© Canicross Breizh

« Sans mes chiens, je continuerais de fumer un paquet par jour » : l’histoire folle d’Anthony Remars, champion du monde de canicross

Interview
13/06/2025 21:30

Champion de France vétéran de canicross en mars dernier aux côtés de son fidèle compagnon Phantom, Anthony Remars cultive autant son amour des chiens que sa passion pour la course. Entre confidences sincères et récit de vie hors norme, immersion dans l’univers d’un homme porté par une meute et une discipline encore trop méconnue.


Anthony Remars croquait à pleines dents sa vie de vingtenaire. Les soirées étaient un brin trop arrosées. Les cigarettes, évidemment, étaient de partie. Jusqu’à ce jour d’octobre 2011 où tout a basculé. Littéralement. « Sébastien Giraud, un ami, m’a demandé de faire une ligne droite en baudrier avec l’un de ses chiens. J’ai kiffé. » Les prémices d’une nouvelle ère.

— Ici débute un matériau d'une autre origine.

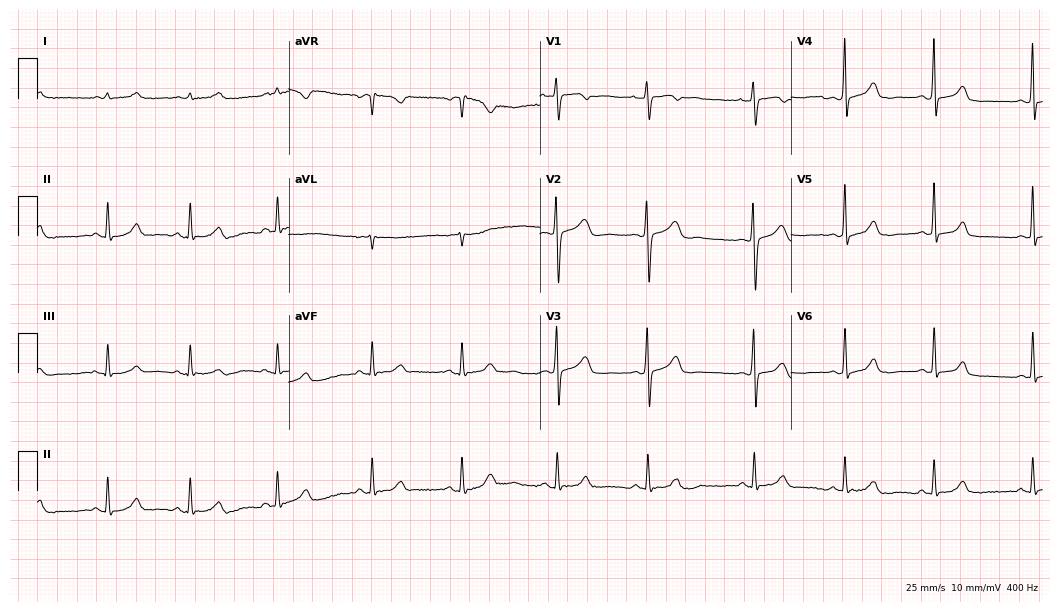
Resting 12-lead electrocardiogram. Patient: a 26-year-old female. Read as a normal ECG.

Faune, Kenya, Neiro, Phantom et bientôt Arrow d’ici fin juillet. Le canapé est désormais bien occupé et l’aspirateur bourré de poils. Depuis maintenant 14 ans, le Ligérien s’est pris d’affection pour ses compagnons à quatre pattes… et a repris la course à pied, après une huitaine d’années de disette, la faute à des douleurs articulaires au genou. « Quand j’étais plus jeune, je m’entrainais 12 fois par semaine, soit 50 heures hebdomadaires, en plus de mon travail. C’était beaucoup trop. Je n’étais pas performant le week-end en course. »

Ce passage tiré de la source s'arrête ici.